## TASK ITEM
Begin at the line containing "Медицинска сестра техничар" in the records below, end at the line containing "Kristo Viiding etenduses", and retype each line in that span exactly. No other line and no image should appear.

## DATA

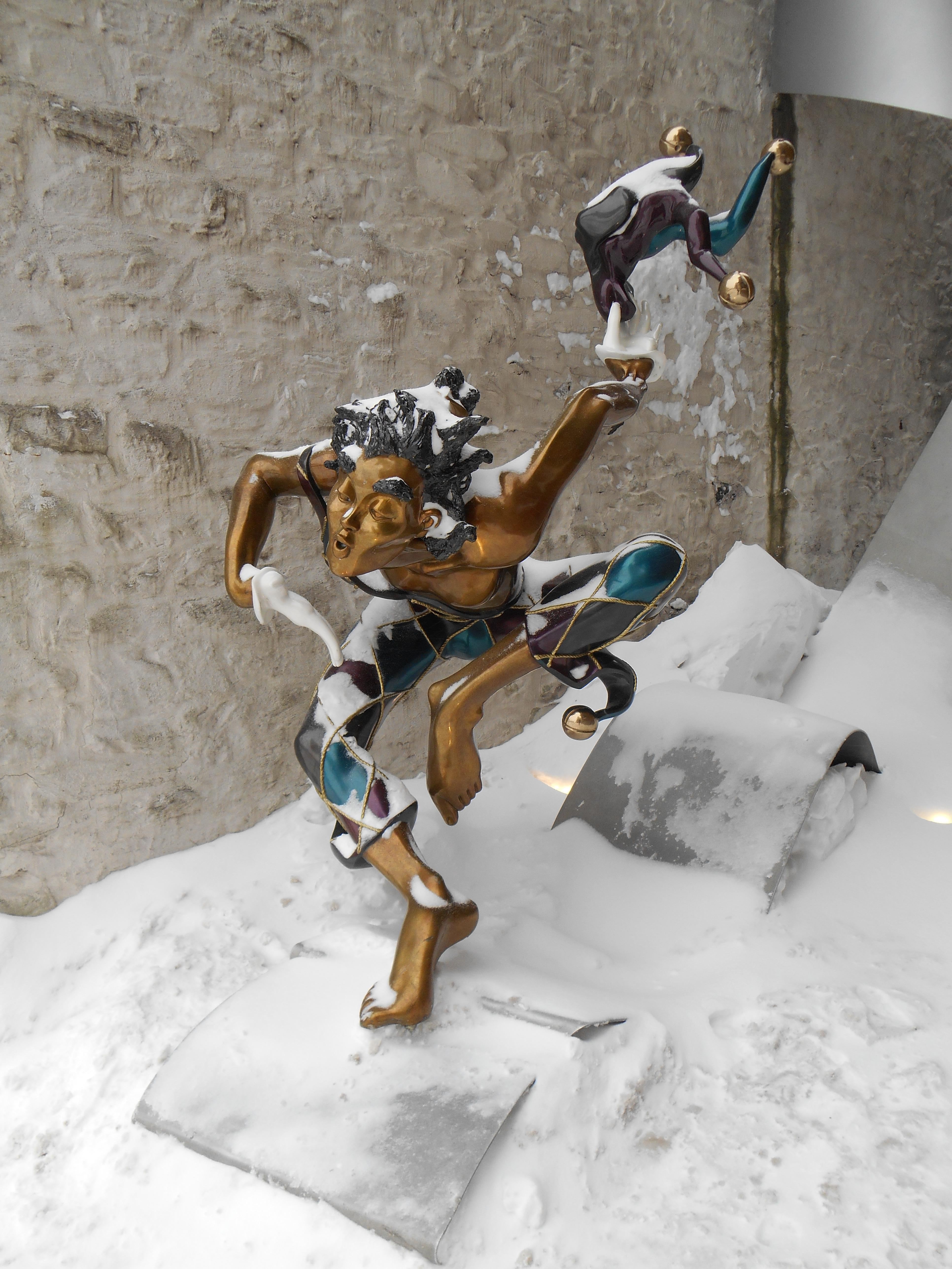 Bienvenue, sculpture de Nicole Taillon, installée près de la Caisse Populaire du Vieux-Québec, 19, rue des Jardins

---

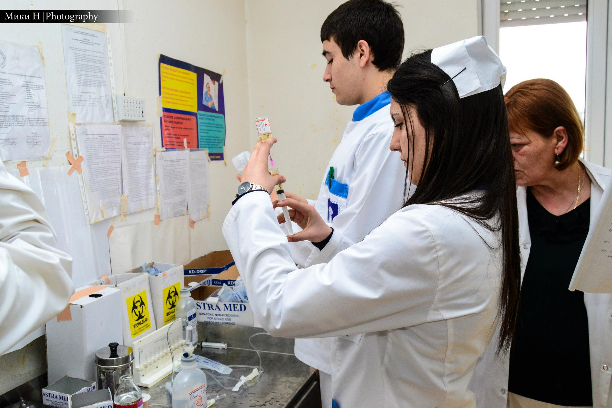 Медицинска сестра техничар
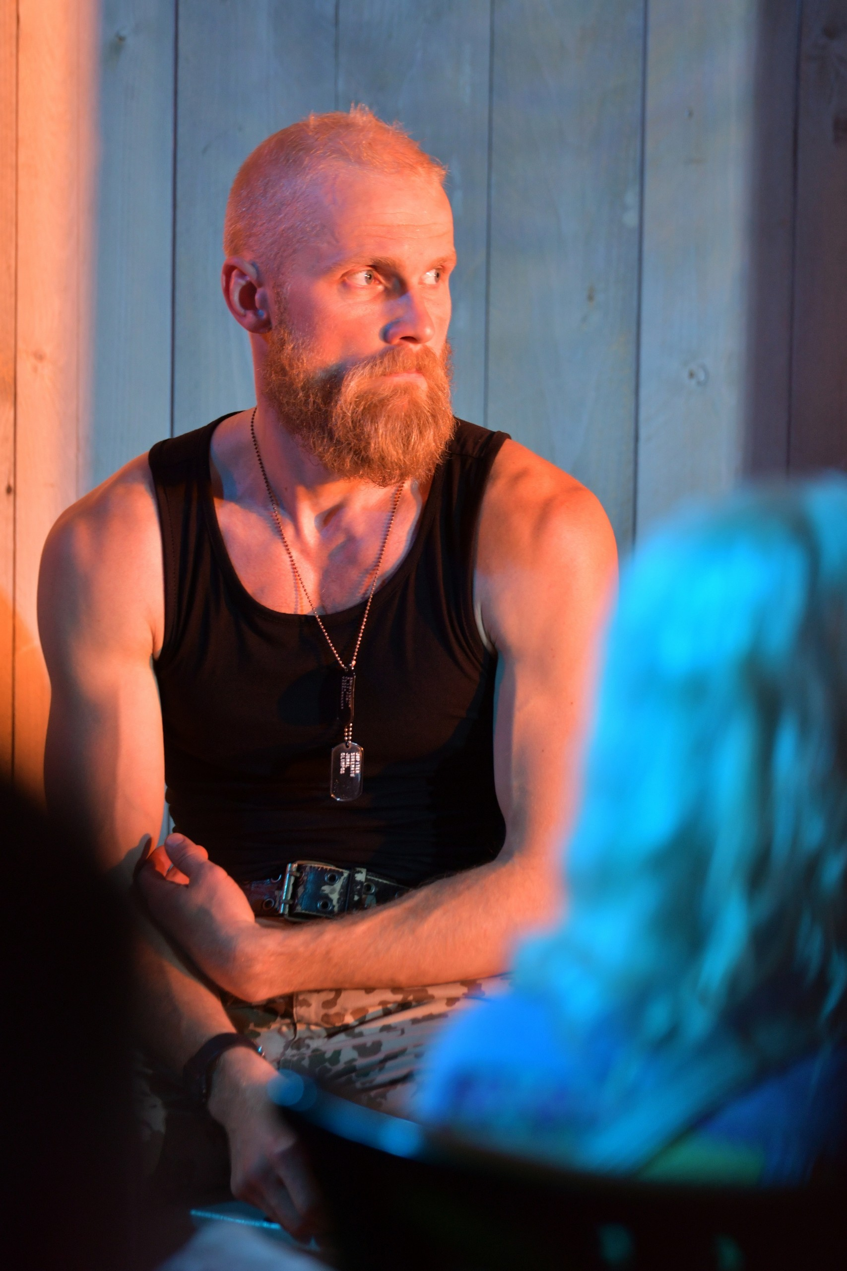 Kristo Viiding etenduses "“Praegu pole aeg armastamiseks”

## SOLUTION FOR THIS PROBLEM
 Медицинска сестра техничар
 Kristo Viiding etenduses "“Praegu pole aeg armastamiseks”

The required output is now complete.